A new Web-based system will soon streamline the process of applying for and managing federal grants.

A program called Coeus, developed by the Massachusetts Institute of Technology, will be implemented during the next year to 18 months, said Lisa Gilroy, director of Research Development Services.

Federal agencies are leading the charge for electronic submission of applications, Gilroy noted. By the summer, every federal grant will have to be submitted electronically.

However, working with the grants.gov Web site provided by the federal agencies for such applications can be cumbersome. In some cases, Gilroy said, it took four days to send a single application through that site. Given that some grant opportunities are posted with short-term deadlines, four days can be critical.

The university centers within the State University of New York system — Binghamton, Albany, Buffalo and Stony Brook — got together to seek a solution to this problem and opted to buy into the Coeus Consortium. The four schools are paying a total of $7,500 for the program, Gilroy said. Another option could have cost $1 million per campus.

“This really was the best, most cost-effective option for us,” Gilroy said. “I think it will be a very powerful tool.”
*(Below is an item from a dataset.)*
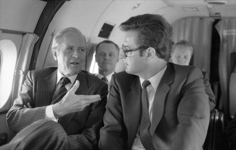 Bundespräsident Karl Carstens besucht Bundesnachrichtendienst in Pullach

Faculty members will be able to use Coeus beginning with the proposal development stage. Gilroy and other people in Research Development Services will be able to review the application as it’s being written.

“This is a way for us to better manage applications and for faculty to better manage them, too,” said Gilroy, who emphasized that her office still expects to have lots of personal contact with faculty members.
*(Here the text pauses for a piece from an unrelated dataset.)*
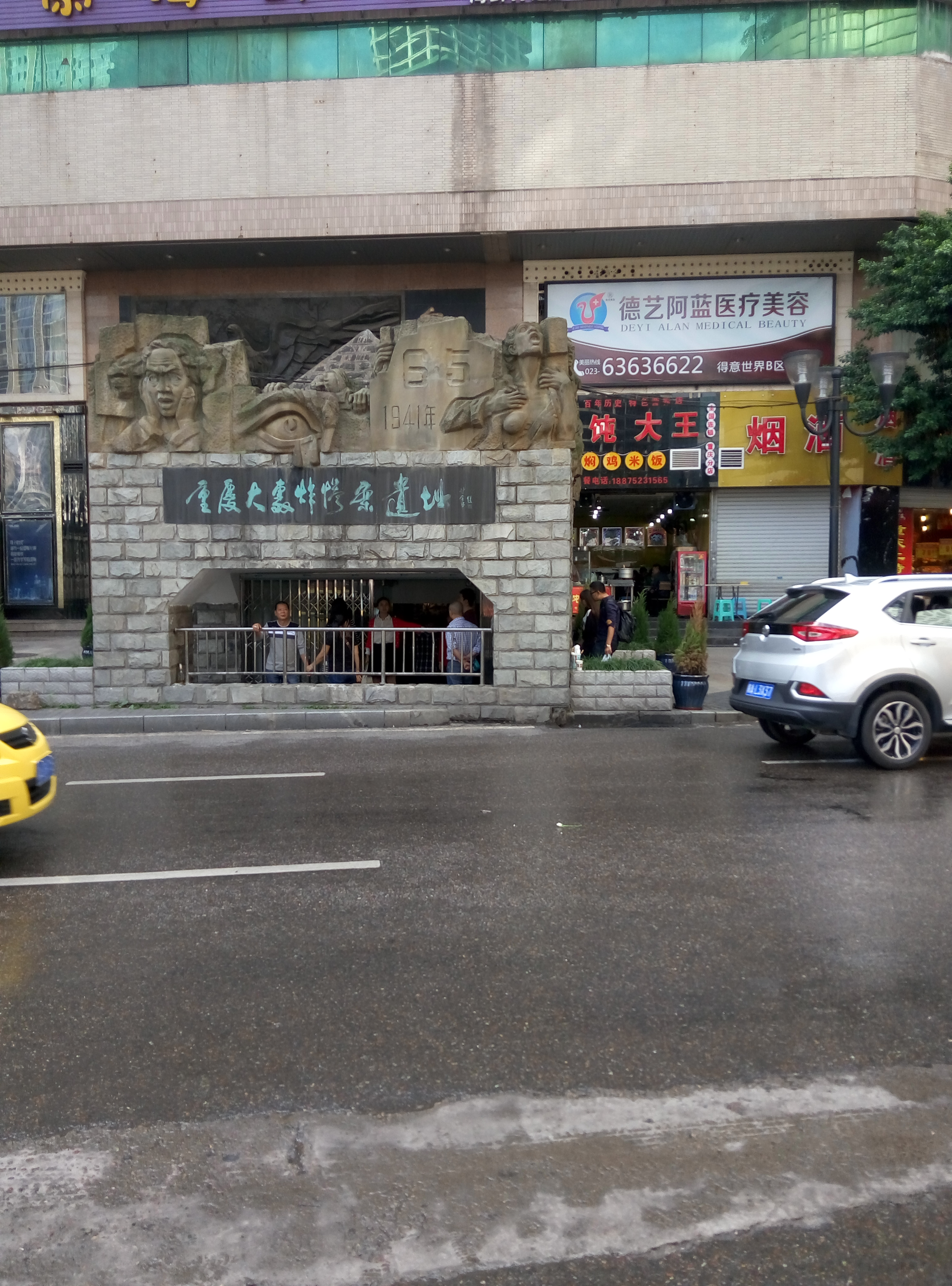 粵語: 重慶大轟炸慘案遺址

Coeus will also enable deans and department chairs to review proposals online, eliminating the need for people to go across campus to sign paperwork.

The program offers an automatic acknowledgement from the sponsoring agency, too, so applicants will know right away that their materials arrived.

Eventually, Coeus could expand to include human subjects review protocols and other processes related to grants. And, once it’s populated with legacy data, Coeus will become a reporting tool for deans and department chairs.

Coeus is in use at institutions such as Stanford University, Purdue University, Johns Hopkins University and the University of Maryland. To learn more about the system, visit http://coeus.mit.edu.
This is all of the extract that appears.